Repetition must be exact and must stop with the line bearing "983.15 | 1123.77 |". It begins at the first line of the records and includes no pictures.

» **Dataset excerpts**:
┌──
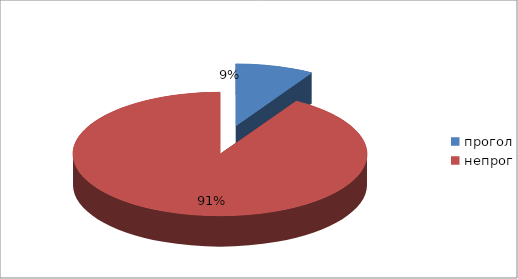
| Category | Series 0 |
|---|---|
| прогол | 36 |
| непрог | 382 |
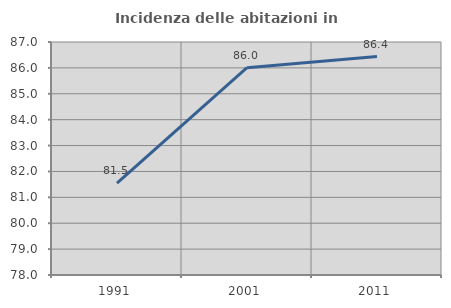
| Category | Incidenza delle abitazioni in proprietà  |
|---|---|
| 1991.0 | 81.544 |
| 2001.0 | 86.008 |
| 2011.0 | 86.44 |
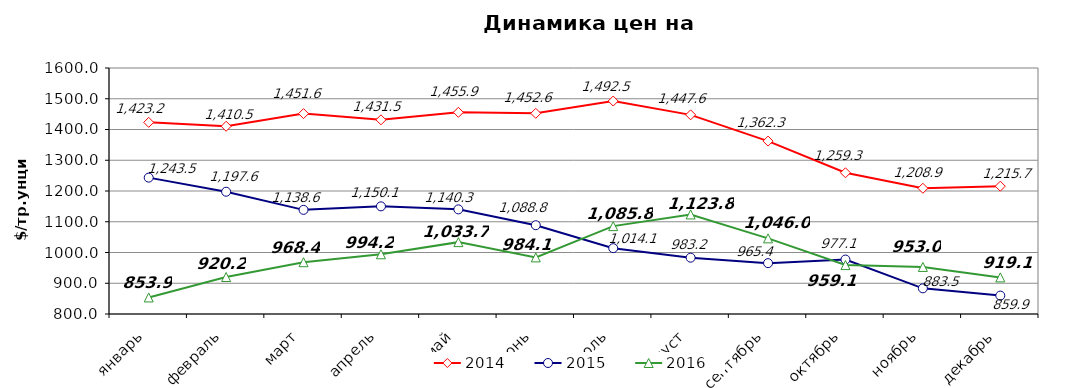
| Category | 2014 | 2015 | 2016 |
|---|---|---|---|
| январь | 1423.18 | 1243.48 | 853.85 |
| февраль | 1410.5 | 1197.6 | 920.24 |
| март | 1451.62 | 1138.64 | 968.43 |
| апрель | 1431.5 | 1150.1 | 994.19 |
| май | 1455.89 | 1140.26 | 1033.7 |
| июнь | 1452.57 | 1088.77 | 984.14 |
| июль | 1492.48 | 1014.09 | 1085.76 |
| август | 1447.64 | 983.15 | 1123.77 |
| сентябрь | 1362.29 | 965.36 | 1045.95 |
| октябрь | 1259.34 | 977.09 | 959.14 |
| ноябрь | 1208.85 | 883.52 | 953 |
| декабрь | 1215.67 | 859.9 | 919.05 |
└──
» **Exercise response**:
| Category | Series 0 |
|---|---|
| прогол | 36 |
| непрог | 382 |
| Category | Incidenza delle abitazioni in proprietà  |
|---|---|
| 1991.0 | 81.544 |
| 2001.0 | 86.008 |
| 2011.0 | 86.44 |
| Category | 2014 | 2015 | 2016 |
|---|---|---|---|
| январь | 1423.18 | 1243.48 | 853.85 |
| февраль | 1410.5 | 1197.6 | 920.24 |
| март | 1451.62 | 1138.64 | 968.43 |
| апрель | 1431.5 | 1150.1 | 994.19 |
| май | 1455.89 | 1140.26 | 1033.7 |
| июнь | 1452.57 | 1088.77 | 984.14 |
| июль | 1492.48 | 1014.09 | 1085.76 |
| август | 1447.64 | 983.15 | 1123.77 |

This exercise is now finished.